Posted on Oct 3, 2023 • Originally published at plural.sh on Sep 26, 2023

What you need to know about Self-Hosting Large Language Models (LLMs)

#llms

Since its arrival in November 2022, ChatGPT has revolutionized the way we all work by leveraging generative artificial intelligence (AI) to streamline tasks, produce content, and provide swift and error-free recommendations. By harnessing the power of this groundbreaking technology, companies and individuals can amplify efficiency and precision while reducing reliance on human intervention.

At the core of ChatGPT and other AI algorithms lie Large Language Models (LLMs), renowned for their remarkable capacity to generate human-like written content. One prominent application of LLMs is in the realm of website chatbots utilized by companies.

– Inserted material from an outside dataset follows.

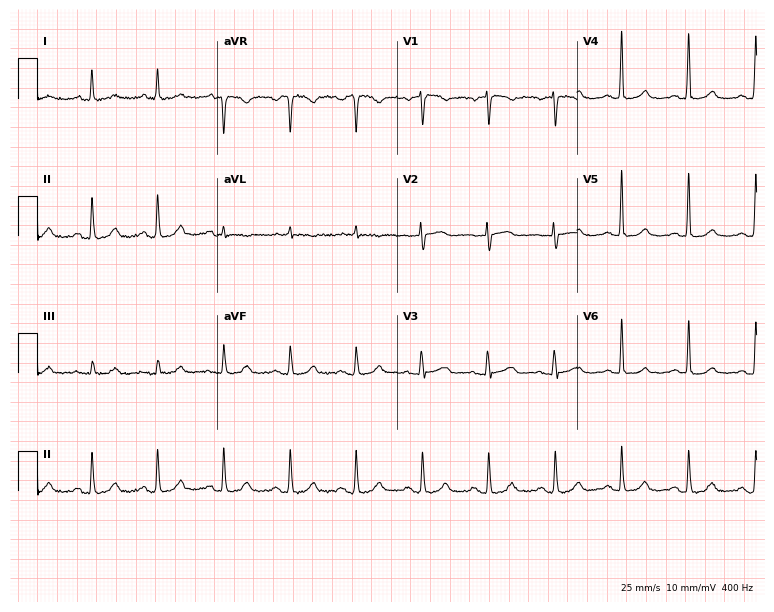
12-lead ECG from a female, 68 years old. Recorded interpretation: within normal limits.

By feeding customer and product data into LLMs and continually refining the training, these chatbots can deliver instantaneous responses, personalized recommendations, and unfettered access to information. Furthermore, their round-the-clock availability empowers websites to provide continuous customer support and engagement, unencumbered by constraints of staff availability.

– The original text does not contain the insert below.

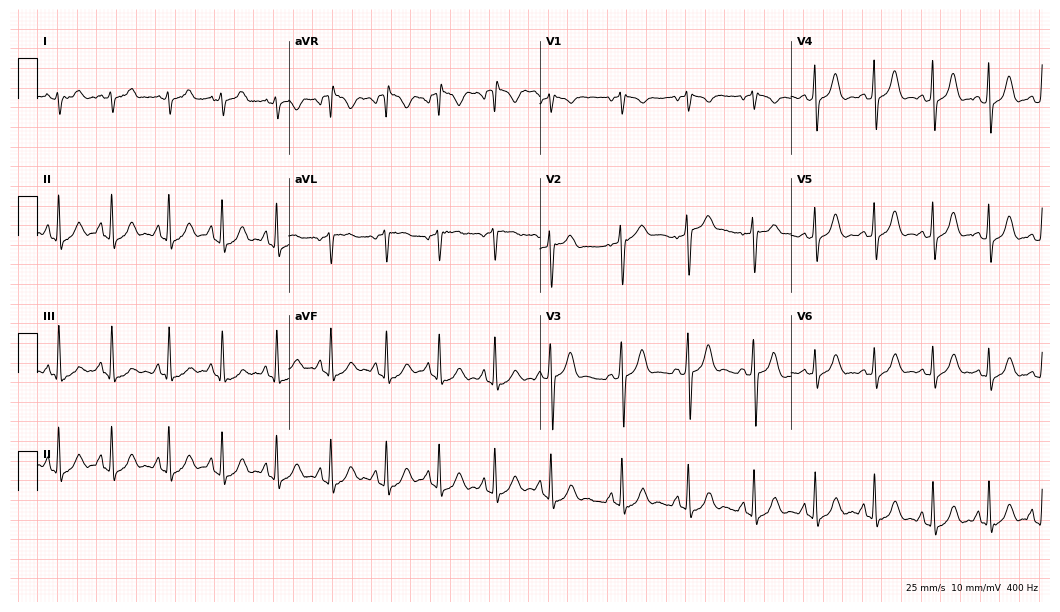
12-lead ECG from a female, 17 years old. Recorded interpretation: within normal limits.

While LLMs are undeniably beneficial for organizations, enabling them to operate more efficiently, there is also a significant concern regarding the utilization of cloud-based services like OpenAI and ChatGPT for LLMs. With sensitive data being entrusted to these cloud-based platforms, companies can potentially lose control over their data security.

Simply put, they relinquish ownership of their data. In these privacy-conscious times, companies in regulated industries are expected to adhere to the highest standards when it comes to handling customer data and other sensitive information.

In heavily regulated industries like healthcare and finance, companies need to have the ability to self-host some open-source LLM models to regain control of their own privacy. Here is what you need to know about self-hosting LLMs and how you can easily do so with Plural.

Before you decide to self-host

In the past year, the discussion surrounding LLMs has evolved, transitioning from "Should we utilize LLMs?" to "Should we opt for a self-hosted solution or rely on a proprietary off-the-shelf alternative?"

Like many engineering questions, the answer to this one is not straightforward. While we are strong proponents of self-hosting infrastructure – we even self-host our AI chatbot for compliance reasons – we also rely on our Plural platform, leveraging the expertise of our team, to ensure our solution is top-notch.

We often urge our customers to answer these questions below before self-hosting LLMs.

Where would you want to host LLMs?
Do you have a client-server architecture in mind? Or, something with edge devices, such as on your phone?

It also depends on your use case:

What will the LLMs be used for in your organization?
Do you work in a regulated industry and need to own your proprietary data?
Does it need to be in your product in a short period?
Do you have engineering resources and expertise available to build a solution from scratch?

If you require compliance as a crucial feature for your LLM and have the necessary engineering expertise to self-host, you'll find an abundance of tools and frameworks available. By combining these various components, you can build your solution from the ground up, tailored to your specific needs.

If your aim is to quickly implement an off-the-shelf model for a RAG-LLM application, which only requires proprietary context, consider using a solution at a higher abstraction level such as OpenLLM, TGI, or vLLM.

Why Self-Host LLMs?

Although there are various advantages to self-hosting LLMs, three key benefits stand out prominently.

Greater security, privacy, and compliance: It is ultimately the main reason why companies often opt to self-host LLMs. If you were to look at OpenAI’s Terms of Use, it even mentions that “We may use Content from Services other than our API (“Non-API Content”) to help develop and improve our Services.

OpenAI Terms of Use neglect a users privacy.

Anything you or your employees upload into ChatGPT will be included in future training data. And, despite its attempt to anonymize the data, it ultimately contributes knowledge of the model. Unsurprisingly, there is even a conversation happening in the space as to whether or not ChatGPT's use of data is even legal, but that’s a topic for a different day. What we do know is that many privacy-conscious companies have already begun to prohibit employees from using ChatGPT.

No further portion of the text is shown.